New findings from University of Kansas experimental nuclear physicists Daniel Tapia Takaki and Aleksandr (Sasha) Bylinkin were just published in the European Physical Journal C. The paper centers on work at the Compact Muon Solenoid, an experiment at the Large Hadron Collider, to better understand the behavior of gluons.
Gluons are elementary particles that are responsible for “gluing” together quarks and anti-quarks to form protons and neutrons — so, gluons play a role in about 98% of all the visible matter in the universe.
Previous experiments at the now-decommissioned HERA electron-proton collider found when protons are accelerated close to light-speed, the density of gluons inside them increases very rapidly.
“In these cases, gluons split into pairs of gluons with lower energies, and such gluons split themselves subsequently, and so forth,” said Tapia Takaki, KU associate professor of physics & astronomy. “At some point, the splitting of gluons inside the proton reaches a limit at which the multiplication of gluons ceases to increase. Such a state is known as the ‘color glass condensate,’ a hypothesized phase of matter that is thought to exist in very high-energy protons and as well as in heavy nuclei.”
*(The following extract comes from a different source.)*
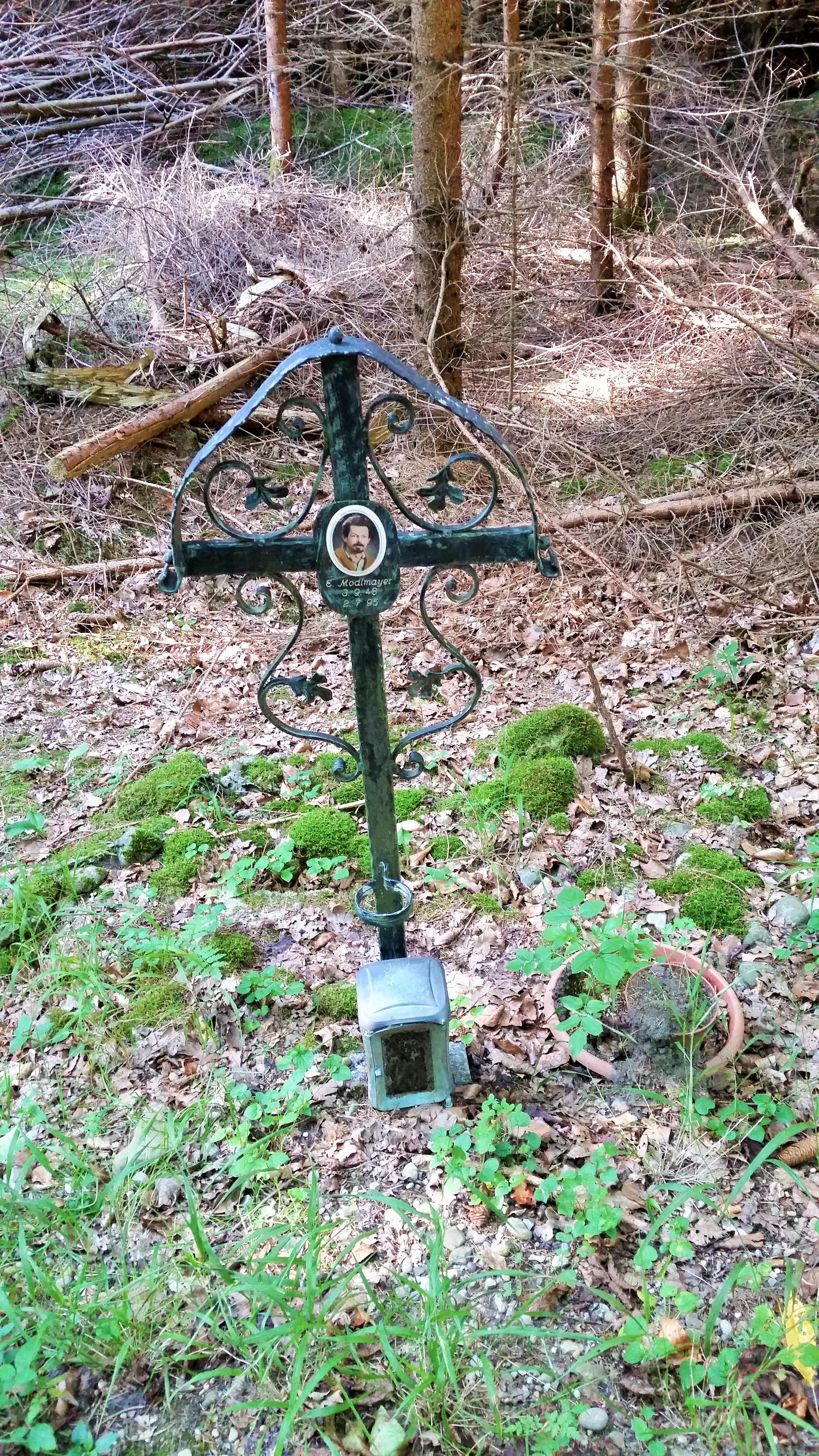 Feldkreuz bei der Keltenschanze erinnert an Flugzeugabsturz von 1995 bei dem vier Menschen starben, 2020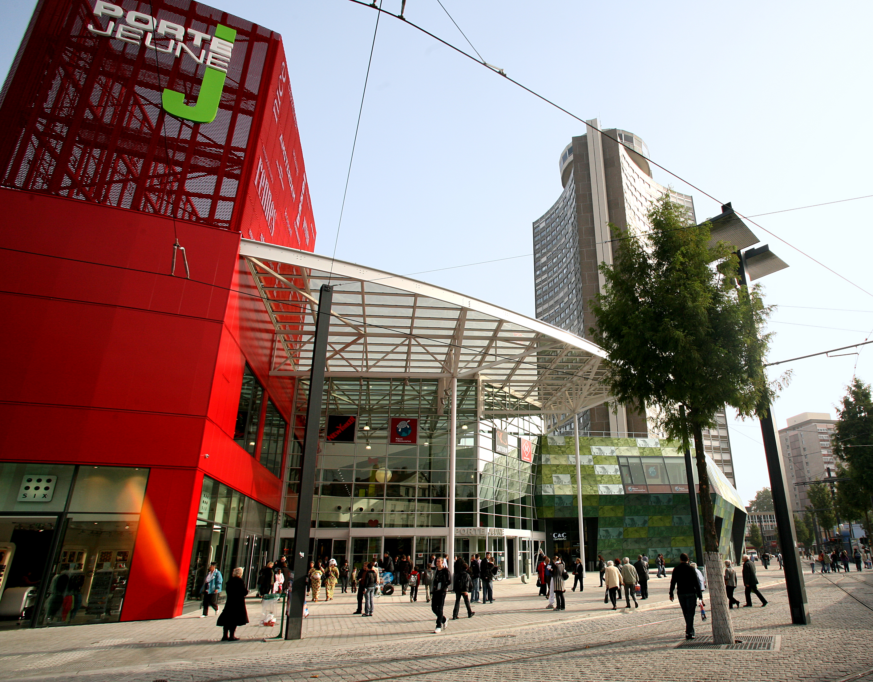 Centre commercial Porte Jeune phototheque Mairie de Mulhouse Libre de droit

The KU researcher said his team’s more recent experimental results at the Relativistic Heavy Ion Collider and LHC seemed to confirm the existence of such a gluon-dominated state. The exact conditions and the precise energy needed to observe “gluon saturation” in the proton or in heavy nuclei are not yet known, he said.
“The CMS experimental results are very exciting, giving new information about the gluon dynamics in the proton,” said Victor Goncalves, professor of physics at Federal University of Pelotas in Brazil, who was working at KU under a Brazil-U.S. Professorship given jointly by the Sociedade Brasileira de Física and the American Physical Society. “The data tell us what the energy and dipole sizes are needed to get deeper into the gluonic-dominated regime where nonlinear QCD effects become dominant.”
Although experiments at the LHC don’t directly study interaction of the proton with elementary particles such as those of the late HERA collider, it’s possible to use an alternative method to study gluon saturation. When accelerated protons (or ions) miss each other, photon interactions occur with the proton (or the ion). These near misses are called ultra-peripheral collisions (UPCs) as the photon interactions mostly occur when the colliding particles are significantly separated from each other.
“The idea that the electric charge of the proton or ions, when accelerated at ultra-relativistic velocities, will provide a source of quasi-real photons is not new,” Tapia Takaki said. “It was first discussed by Enrico Fermi in the late 1920s. But it’s only since the 2000s at the RHIC collider and more recently at the LHC experiments where this method has been fully exploited.”
Tapia Takaki’s group has played a significant role in the study of ultra-peripheral collisions of ions and protons at two instruments at the Large Hadron Collider, first at the ALICE Collaboration and more recently with the CMS detector.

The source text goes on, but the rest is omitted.